- Work item -
What you return should match the entries below exactly, only without the images.

- Data for this exercise -
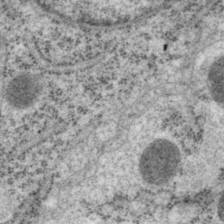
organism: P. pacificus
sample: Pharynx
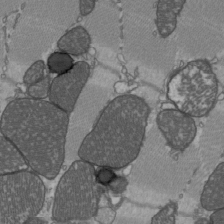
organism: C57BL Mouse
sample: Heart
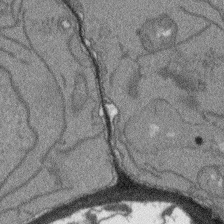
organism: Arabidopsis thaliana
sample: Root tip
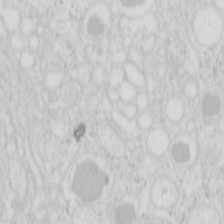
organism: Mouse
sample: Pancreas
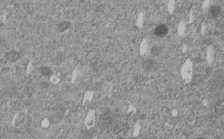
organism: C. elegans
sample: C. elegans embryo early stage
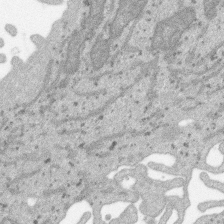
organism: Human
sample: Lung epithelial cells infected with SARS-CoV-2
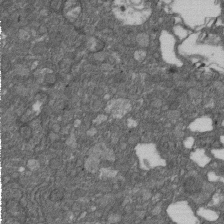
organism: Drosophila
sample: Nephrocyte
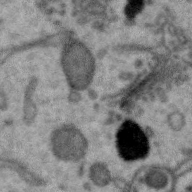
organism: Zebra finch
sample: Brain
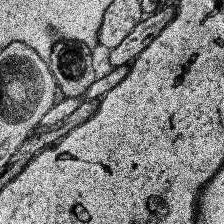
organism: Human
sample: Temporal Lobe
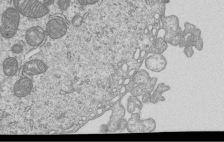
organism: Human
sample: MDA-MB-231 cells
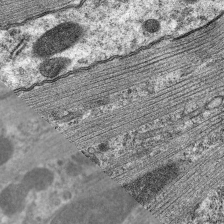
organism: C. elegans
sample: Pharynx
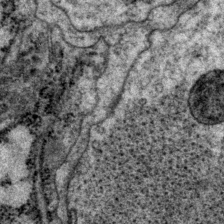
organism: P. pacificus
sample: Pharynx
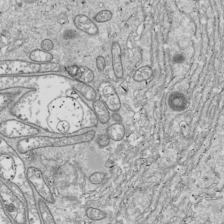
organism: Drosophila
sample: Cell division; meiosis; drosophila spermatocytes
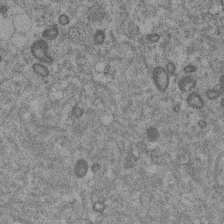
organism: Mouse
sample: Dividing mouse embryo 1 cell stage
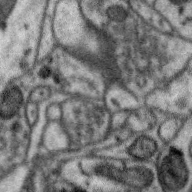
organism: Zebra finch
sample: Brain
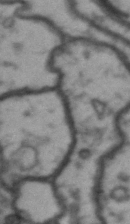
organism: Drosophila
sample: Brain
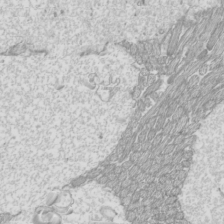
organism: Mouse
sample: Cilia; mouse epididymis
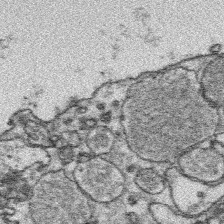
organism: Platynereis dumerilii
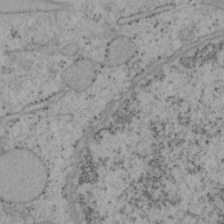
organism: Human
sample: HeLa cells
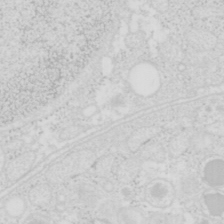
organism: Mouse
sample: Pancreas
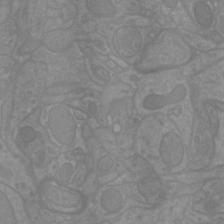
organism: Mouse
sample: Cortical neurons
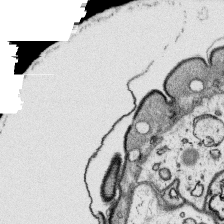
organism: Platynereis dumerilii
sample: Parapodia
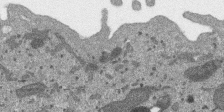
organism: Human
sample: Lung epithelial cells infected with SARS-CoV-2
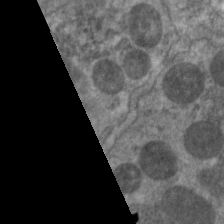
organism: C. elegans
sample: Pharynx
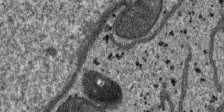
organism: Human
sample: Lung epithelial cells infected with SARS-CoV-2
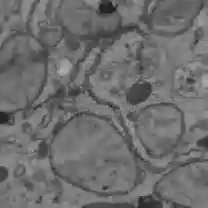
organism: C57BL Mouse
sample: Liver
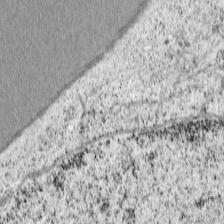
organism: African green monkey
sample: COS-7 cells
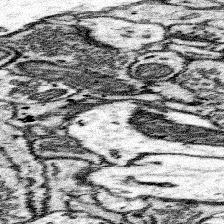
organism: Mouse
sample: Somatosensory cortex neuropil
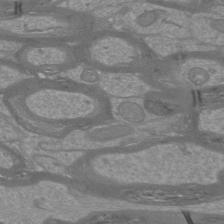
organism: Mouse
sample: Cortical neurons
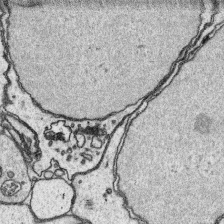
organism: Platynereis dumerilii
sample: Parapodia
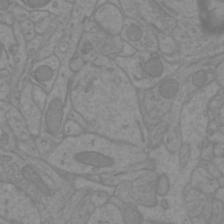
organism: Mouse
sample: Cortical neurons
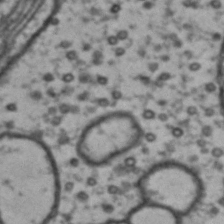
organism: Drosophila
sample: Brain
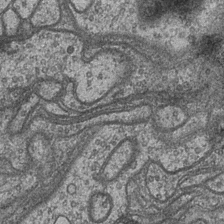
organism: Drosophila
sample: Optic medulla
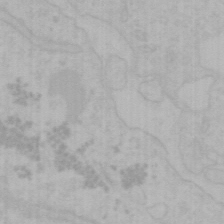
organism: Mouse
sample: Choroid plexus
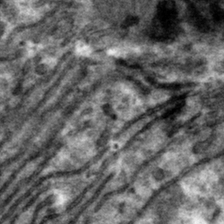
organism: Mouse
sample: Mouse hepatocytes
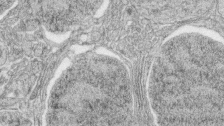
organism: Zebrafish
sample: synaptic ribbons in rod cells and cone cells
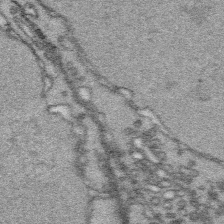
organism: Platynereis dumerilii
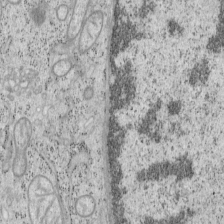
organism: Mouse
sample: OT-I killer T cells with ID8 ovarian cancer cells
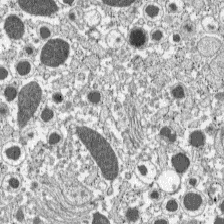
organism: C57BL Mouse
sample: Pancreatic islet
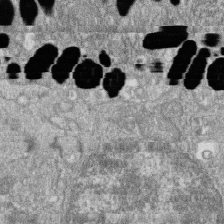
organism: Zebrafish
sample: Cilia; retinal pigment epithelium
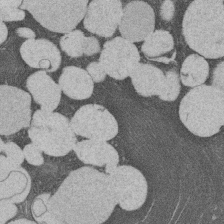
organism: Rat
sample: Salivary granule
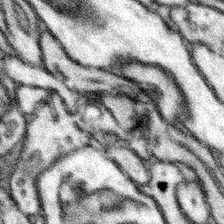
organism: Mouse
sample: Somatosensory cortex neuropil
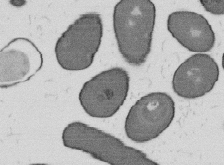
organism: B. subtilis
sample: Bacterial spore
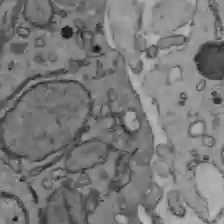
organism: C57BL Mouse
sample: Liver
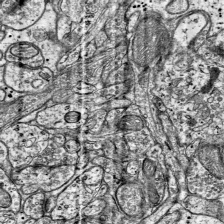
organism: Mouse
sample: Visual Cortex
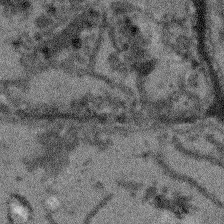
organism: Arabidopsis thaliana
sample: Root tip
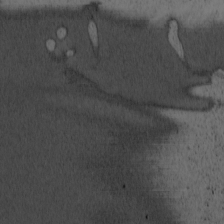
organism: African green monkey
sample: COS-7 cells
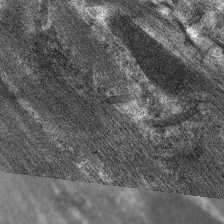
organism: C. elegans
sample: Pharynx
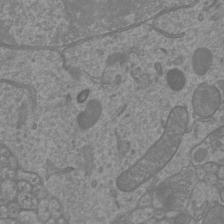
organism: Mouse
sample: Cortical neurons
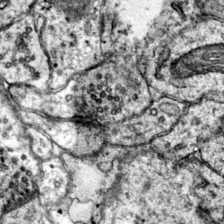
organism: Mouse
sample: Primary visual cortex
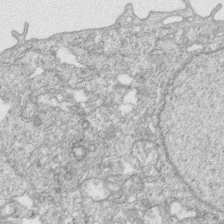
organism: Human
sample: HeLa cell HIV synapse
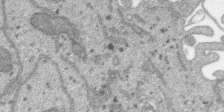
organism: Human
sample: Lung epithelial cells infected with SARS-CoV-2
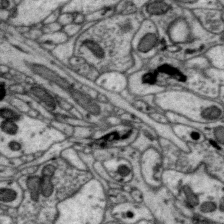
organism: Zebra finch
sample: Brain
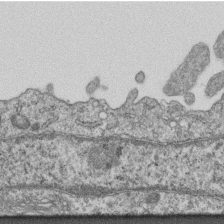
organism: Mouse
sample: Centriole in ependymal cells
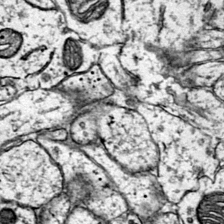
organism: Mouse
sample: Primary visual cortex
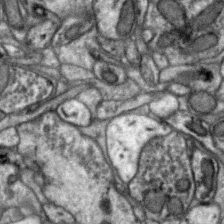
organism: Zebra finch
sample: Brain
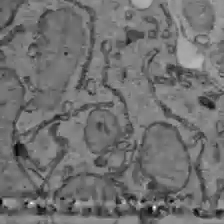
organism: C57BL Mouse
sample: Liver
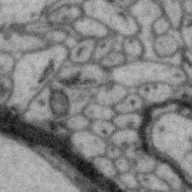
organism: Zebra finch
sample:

- Response box -
organism: P. pacificus
sample: Pharynx
organism: C57BL Mouse
sample: Heart
organism: Arabidopsis thaliana
sample: Root tip
organism: Mouse
sample: Pancreas
organism: C. elegans
sample: C. elegans embryo early stage
organism: Human
sample: Lung epithelial cells infected with SARS-CoV-2
organism: Drosophila
sample: Nephrocyte
organism: Zebra finch
sample: Brain
organism: Human
sample: Temporal Lobe
organism: Human
sample: MDA-MB-231 cells
organism: C. elegans
sample: Pharynx
organism: P. pacificus
sample: Pharynx
organism: Drosophila
sample: Cell division; meiosis; drosophila spermatocytes
organism: Mouse
sample: Dividing mouse embryo 1 cell stage
organism: Zebra finch
sample: Brain
organism: Drosophila
sample: Brain
organism: Mouse
sample: Cilia; mouse epididymis
organism: Platynereis dumerilii
organism: Human
sample: HeLa cells
organism: Mouse
sample: Pancreas
organism: Mouse
sample: Cortical neurons
organism: Platynereis dumerilii
sample: Parapodia
organism: Human
sample: Lung epithelial cells infected with SARS-CoV-2
organism: C. elegans
sample: Pharynx
organism: Human
sample: Lung epithelial cells infected with SARS-CoV-2
organism: C57BL Mouse
sample: Liver
organism: African green monkey
sample: COS-7 cells
organism: Mouse
sample: Somatosensory cortex neuropil
organism: Mouse
sample: Cortical neurons
organism: Platynereis dumerilii
sample: Parapodia
organism: Mouse
sample: Cortical neurons
organism: Drosophila
sample: Brain
organism: Drosophila
sample: Optic medulla
organism: Mouse
sample: Choroid plexus
organism: Mouse
sample: Mouse hepatocytes
organism: Zebrafish
sample: synaptic ribbons in rod cells and cone cells
organism: Platynereis dumerilii
organism: Mouse
sample: OT-I killer T cells with ID8 ovarian cancer cells
organism: C57BL Mouse
sample: Pancreatic islet
organism: Zebrafish
sample: Cilia; retinal pigment epithelium
organism: Rat
sample: Salivary granule
organism: Mouse
sample: Somatosensory cortex neuropil
organism: B. subtilis
sample: Bacterial spore
organism: C57BL Mouse
sample: Liver
organism: Mouse
sample: Visual Cortex
organism: Arabidopsis thaliana
sample: Root tip
organism: African green monkey
sample: COS-7 cells
organism: C. elegans
sample: Pharynx
organism: Mouse
sample: Cortical neurons
organism: Mouse
sample: Primary visual cortex
organism: Human
sample: HeLa cell HIV synapse
organism: Human
sample: Lung epithelial cells infected with SARS-CoV-2
organism: Zebra finch
sample: Brain
organism: Mouse
sample: Centriole in ependymal cells
organism: Mouse
sample: Primary visual cortex
organism: Zebra finch
sample: Brain
organism: C57BL Mouse
sample: Liver
organism: Zebra finch
sample:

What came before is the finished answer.